--- EXERCISE DETAILS ---
Across the material below, how many lines hold the word "кроме"? Only the number should be given.

--- SUPPLIED INFORMATION ---
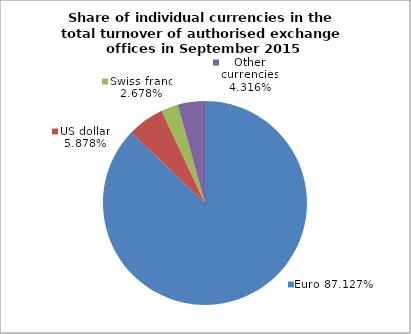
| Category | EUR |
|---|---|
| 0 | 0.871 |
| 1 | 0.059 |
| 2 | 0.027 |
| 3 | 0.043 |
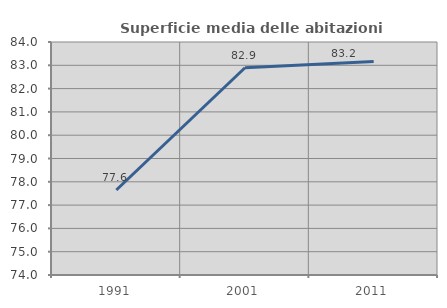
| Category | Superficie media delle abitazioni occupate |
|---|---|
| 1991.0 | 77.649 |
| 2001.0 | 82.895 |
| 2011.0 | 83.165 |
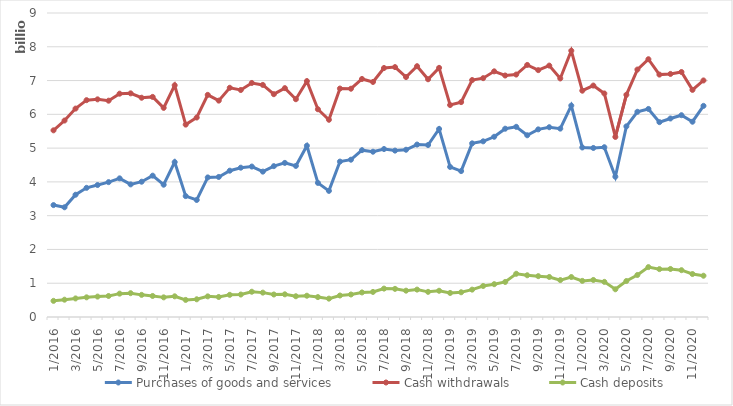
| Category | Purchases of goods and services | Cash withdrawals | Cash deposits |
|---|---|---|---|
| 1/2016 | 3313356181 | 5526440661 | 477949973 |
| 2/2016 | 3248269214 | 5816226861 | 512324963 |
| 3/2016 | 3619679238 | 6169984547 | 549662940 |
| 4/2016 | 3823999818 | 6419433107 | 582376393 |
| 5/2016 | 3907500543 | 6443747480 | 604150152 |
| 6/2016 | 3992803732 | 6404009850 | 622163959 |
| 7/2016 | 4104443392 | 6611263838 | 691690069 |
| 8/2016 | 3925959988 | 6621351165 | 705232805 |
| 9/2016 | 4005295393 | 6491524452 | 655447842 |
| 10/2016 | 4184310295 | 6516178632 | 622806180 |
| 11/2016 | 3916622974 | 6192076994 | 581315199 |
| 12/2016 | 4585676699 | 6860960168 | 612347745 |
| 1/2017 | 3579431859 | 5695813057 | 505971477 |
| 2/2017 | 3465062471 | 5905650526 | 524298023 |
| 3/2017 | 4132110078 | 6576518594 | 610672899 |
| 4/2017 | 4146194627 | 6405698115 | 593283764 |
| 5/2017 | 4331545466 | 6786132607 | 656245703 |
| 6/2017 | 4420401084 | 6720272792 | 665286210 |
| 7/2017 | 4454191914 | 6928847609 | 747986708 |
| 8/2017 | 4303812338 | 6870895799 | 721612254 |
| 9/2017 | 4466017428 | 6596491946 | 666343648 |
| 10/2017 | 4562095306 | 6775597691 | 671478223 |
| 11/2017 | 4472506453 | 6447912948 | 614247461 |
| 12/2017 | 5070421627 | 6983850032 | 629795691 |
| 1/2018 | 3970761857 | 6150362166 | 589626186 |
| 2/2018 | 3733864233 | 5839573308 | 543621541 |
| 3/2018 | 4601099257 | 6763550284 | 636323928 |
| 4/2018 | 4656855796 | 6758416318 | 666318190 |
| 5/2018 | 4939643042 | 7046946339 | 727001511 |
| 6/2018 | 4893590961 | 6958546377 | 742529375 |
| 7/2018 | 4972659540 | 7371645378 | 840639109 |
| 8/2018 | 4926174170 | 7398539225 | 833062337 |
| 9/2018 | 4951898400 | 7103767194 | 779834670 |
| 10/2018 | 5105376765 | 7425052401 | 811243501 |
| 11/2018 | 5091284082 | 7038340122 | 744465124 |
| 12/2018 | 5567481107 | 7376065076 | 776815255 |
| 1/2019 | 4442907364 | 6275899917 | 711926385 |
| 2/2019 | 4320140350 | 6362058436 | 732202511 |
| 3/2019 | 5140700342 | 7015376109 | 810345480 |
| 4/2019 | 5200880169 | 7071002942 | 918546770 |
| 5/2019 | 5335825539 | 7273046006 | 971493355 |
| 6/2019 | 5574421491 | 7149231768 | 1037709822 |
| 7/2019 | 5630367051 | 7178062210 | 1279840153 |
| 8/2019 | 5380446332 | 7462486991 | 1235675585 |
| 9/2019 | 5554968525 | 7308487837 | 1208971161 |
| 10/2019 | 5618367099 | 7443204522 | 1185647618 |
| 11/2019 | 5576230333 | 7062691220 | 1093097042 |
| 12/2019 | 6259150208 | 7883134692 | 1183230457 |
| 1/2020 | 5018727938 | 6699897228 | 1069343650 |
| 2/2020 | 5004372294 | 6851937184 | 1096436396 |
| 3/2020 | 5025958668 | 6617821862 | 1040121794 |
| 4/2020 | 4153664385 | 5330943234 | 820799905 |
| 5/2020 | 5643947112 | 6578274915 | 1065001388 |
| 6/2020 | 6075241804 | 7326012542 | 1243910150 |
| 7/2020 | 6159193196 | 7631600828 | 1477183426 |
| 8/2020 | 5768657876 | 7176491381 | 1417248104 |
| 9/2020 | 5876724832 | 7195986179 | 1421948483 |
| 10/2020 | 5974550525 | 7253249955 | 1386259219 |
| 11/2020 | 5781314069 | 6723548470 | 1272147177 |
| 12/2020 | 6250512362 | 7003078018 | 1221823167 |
==
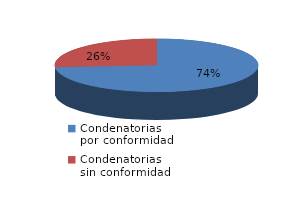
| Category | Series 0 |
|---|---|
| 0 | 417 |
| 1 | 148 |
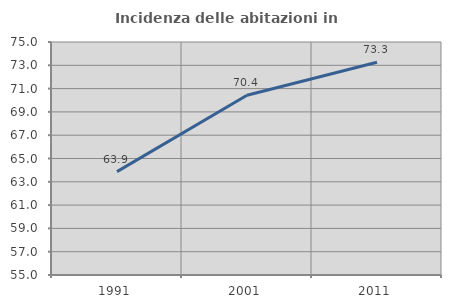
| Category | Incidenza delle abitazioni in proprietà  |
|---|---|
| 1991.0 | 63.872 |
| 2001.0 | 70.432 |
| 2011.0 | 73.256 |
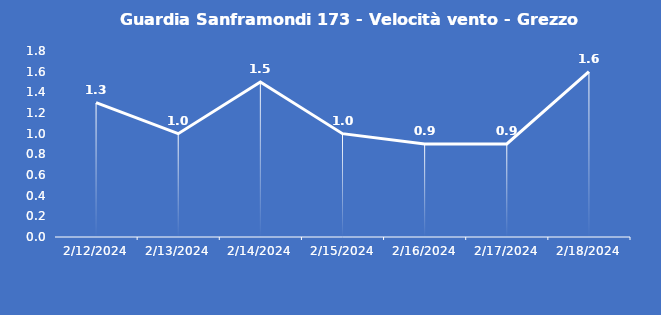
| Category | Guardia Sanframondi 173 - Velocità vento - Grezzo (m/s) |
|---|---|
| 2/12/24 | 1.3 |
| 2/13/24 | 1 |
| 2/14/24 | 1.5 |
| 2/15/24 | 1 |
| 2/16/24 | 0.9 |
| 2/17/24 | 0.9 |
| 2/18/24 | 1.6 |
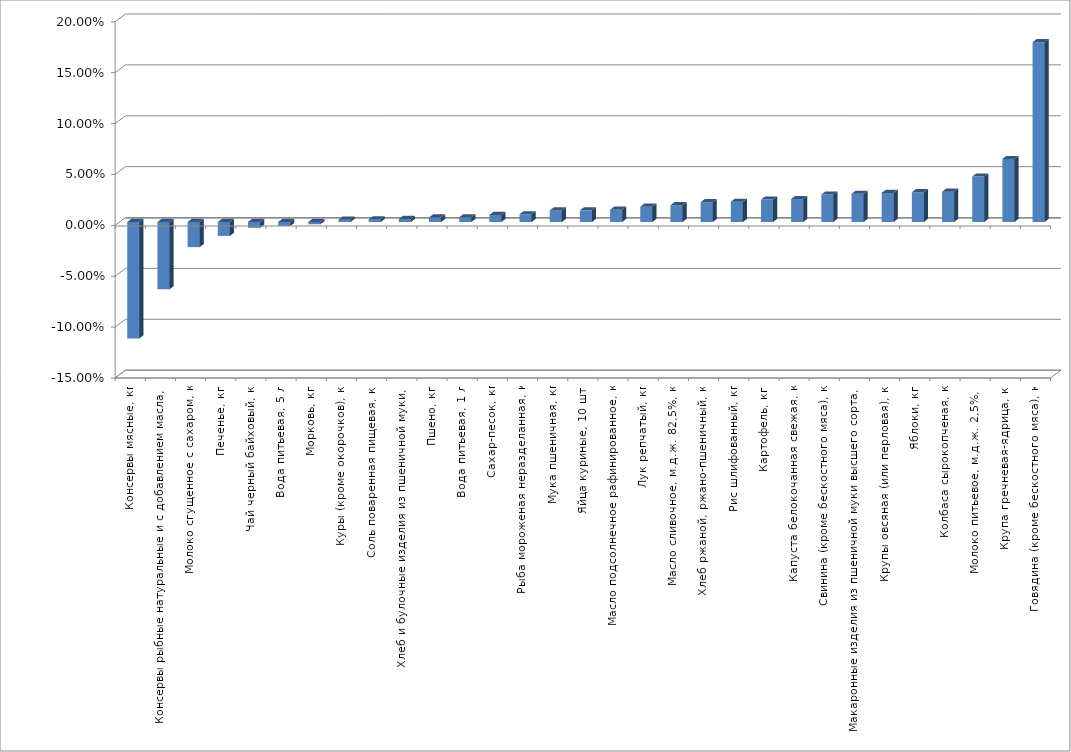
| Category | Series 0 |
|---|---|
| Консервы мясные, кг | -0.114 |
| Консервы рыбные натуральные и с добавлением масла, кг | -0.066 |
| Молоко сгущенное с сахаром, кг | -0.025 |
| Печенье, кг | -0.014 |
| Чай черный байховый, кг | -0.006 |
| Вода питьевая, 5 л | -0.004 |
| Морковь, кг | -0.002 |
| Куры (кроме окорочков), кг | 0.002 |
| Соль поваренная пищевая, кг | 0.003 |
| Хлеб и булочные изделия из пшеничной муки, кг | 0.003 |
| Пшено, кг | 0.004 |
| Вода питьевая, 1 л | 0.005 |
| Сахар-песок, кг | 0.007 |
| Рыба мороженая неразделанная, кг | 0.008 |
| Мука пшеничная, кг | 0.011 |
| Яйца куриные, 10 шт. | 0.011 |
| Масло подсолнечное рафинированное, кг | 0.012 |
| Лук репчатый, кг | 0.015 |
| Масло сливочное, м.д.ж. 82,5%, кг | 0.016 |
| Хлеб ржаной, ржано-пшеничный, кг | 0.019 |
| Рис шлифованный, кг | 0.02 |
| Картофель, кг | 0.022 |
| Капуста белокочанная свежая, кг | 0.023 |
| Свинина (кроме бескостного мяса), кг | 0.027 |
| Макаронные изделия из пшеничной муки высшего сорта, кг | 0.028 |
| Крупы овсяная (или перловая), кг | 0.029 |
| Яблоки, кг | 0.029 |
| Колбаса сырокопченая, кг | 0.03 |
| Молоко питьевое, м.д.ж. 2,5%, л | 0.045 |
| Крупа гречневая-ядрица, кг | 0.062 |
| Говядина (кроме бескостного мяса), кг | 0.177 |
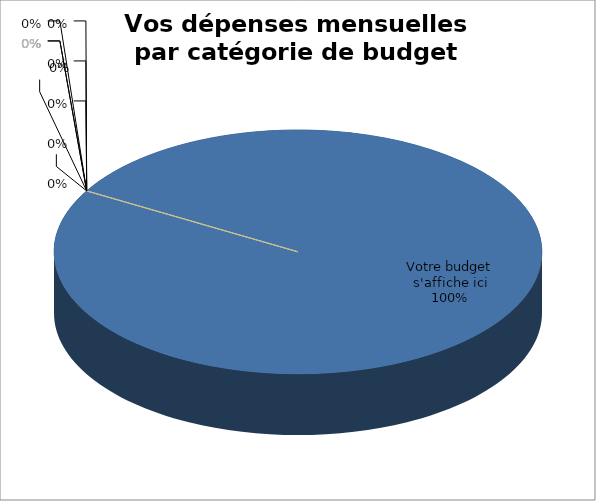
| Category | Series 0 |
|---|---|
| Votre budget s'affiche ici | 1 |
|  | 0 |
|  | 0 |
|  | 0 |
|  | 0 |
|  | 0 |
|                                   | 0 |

--- RESPONSE TO THE TASK ---
3